Saved entries
· · ·
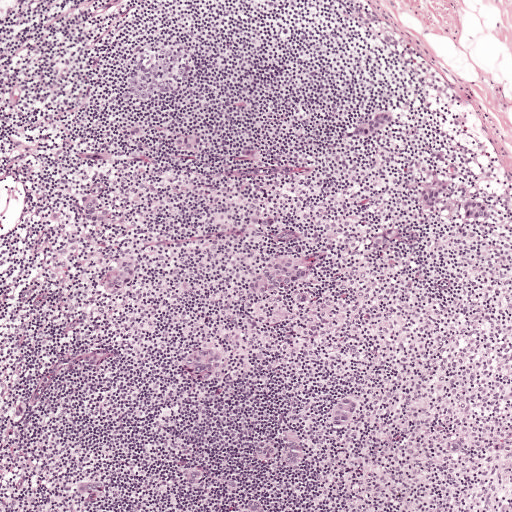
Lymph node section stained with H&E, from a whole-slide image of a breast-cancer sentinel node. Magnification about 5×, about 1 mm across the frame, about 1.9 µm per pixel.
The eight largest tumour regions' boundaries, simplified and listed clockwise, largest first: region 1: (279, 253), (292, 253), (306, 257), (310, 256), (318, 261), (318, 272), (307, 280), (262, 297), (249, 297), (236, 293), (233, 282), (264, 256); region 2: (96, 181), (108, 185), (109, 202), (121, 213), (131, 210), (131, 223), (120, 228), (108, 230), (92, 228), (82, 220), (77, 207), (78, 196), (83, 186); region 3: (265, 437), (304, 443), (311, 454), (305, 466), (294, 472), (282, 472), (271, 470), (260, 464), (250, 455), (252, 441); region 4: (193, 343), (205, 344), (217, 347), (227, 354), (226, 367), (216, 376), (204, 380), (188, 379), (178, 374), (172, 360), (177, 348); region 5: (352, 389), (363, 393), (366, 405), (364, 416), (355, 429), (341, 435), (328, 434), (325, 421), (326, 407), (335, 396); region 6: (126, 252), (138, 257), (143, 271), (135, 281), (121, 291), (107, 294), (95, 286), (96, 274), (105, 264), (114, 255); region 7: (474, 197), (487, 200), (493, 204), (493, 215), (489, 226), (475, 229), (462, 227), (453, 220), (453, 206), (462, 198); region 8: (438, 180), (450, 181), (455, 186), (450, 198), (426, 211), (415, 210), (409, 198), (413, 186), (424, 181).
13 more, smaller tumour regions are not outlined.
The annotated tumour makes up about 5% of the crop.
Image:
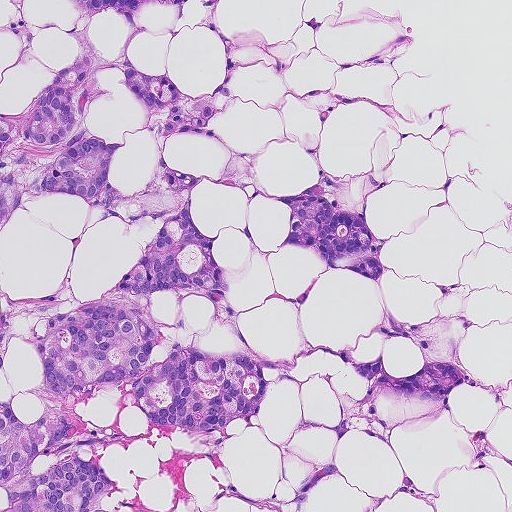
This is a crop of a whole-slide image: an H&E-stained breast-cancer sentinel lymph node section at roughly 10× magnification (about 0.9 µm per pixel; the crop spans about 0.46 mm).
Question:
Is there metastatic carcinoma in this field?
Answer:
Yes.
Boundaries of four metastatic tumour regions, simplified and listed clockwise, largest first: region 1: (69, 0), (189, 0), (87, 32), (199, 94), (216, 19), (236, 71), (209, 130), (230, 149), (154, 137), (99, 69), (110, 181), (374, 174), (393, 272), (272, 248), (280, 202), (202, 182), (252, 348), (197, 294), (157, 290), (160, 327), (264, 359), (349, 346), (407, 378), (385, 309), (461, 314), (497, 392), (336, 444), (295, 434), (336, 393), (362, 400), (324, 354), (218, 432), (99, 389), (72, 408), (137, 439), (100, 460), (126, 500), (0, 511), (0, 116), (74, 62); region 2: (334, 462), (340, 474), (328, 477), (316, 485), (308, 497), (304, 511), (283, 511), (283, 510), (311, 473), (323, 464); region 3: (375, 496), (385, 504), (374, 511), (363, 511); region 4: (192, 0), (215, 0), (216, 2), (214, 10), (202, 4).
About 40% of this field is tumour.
· · ·
- [PROBLEM DESCRIPTION] Please ensure that the data above is repeated exactly, with no pictures in the copy.

- [RESPONSE BOX]
Lymph node section stained with H&E, from a whole-slide image of a breast-cancer sentinel node. Magnification about 5×, about 1 mm across the frame, about 1.9 µm per pixel.
The eight largest tumour regions' boundaries, simplified and listed clockwise, largest first: region 1: (279, 253), (292, 253), (306, 257), (310, 256), (318, 261), (318, 272), (307, 280), (262, 297), (249, 297), (236, 293), (233, 282), (264, 256); region 2: (96, 181), (108, 185), (109, 202), (121, 213), (131, 210), (131, 223), (120, 228), (108, 230), (92, 228), (82, 220), (77, 207), (78, 196), (83, 186); region 3: (265, 437), (304, 443), (311, 454), (305, 466), (294, 472), (282, 472), (271, 470), (260, 464), (250, 455), (252, 441); region 4: (193, 343), (205, 344), (217, 347), (227, 354), (226, 367), (216, 376), (204, 380), (188, 379), (178, 374), (172, 360), (177, 348); region 5: (352, 389), (363, 393), (366, 405), (364, 416), (355, 429), (341, 435), (328, 434), (325, 421), (326, 407), (335, 396); region 6: (126, 252), (138, 257), (143, 271), (135, 281), (121, 291), (107, 294), (95, 286), (96, 274), (105, 264), (114, 255); region 7: (474, 197), (487, 200), (493, 204), (493, 215), (489, 226), (475, 229), (462, 227), (453, 220), (453, 206), (462, 198); region 8: (438, 180), (450, 181), (455, 186), (450, 198), (426, 211), (415, 210), (409, 198), (413, 186), (424, 181).
13 more, smaller tumour regions are not outlined.
The annotated tumour makes up about 5% of the crop.
Image:
This is a crop of a whole-slide image: an H&E-stained breast-cancer sentinel lymph node section at roughly 10× magnification (about 0.9 µm per pixel; the crop spans about 0.46 mm).
Question:
Is there metastatic carcinoma in this field?
Answer:
Yes.
Boundaries of four metastatic tumour regions, simplified and listed clockwise, largest first: region 1: (69, 0), (189, 0), (87, 32), (199, 94), (216, 19), (236, 71), (209, 130), (230, 149), (154, 137), (99, 69), (110, 181), (374, 174), (393, 272), (272, 248), (280, 202), (202, 182), (252, 348), (197, 294), (157, 290), (160, 327), (264, 359), (349, 346), (407, 378), (385, 309), (461, 314), (497, 392), (336, 444), (295, 434), (336, 393), (362, 400), (324, 354), (218, 432), (99, 389), (72, 408), (137, 439), (100, 460), (126, 500), (0, 511), (0, 116), (74, 62); region 2: (334, 462), (340, 474), (328, 477), (316, 485), (308, 497), (304, 511), (283, 511), (283, 510), (311, 473), (323, 464); region 3: (375, 496), (385, 504), (374, 511), (363, 511); region 4: (192, 0), (215, 0), (216, 2), (214, 10), (202, 4).
About 40% of this field is tumour.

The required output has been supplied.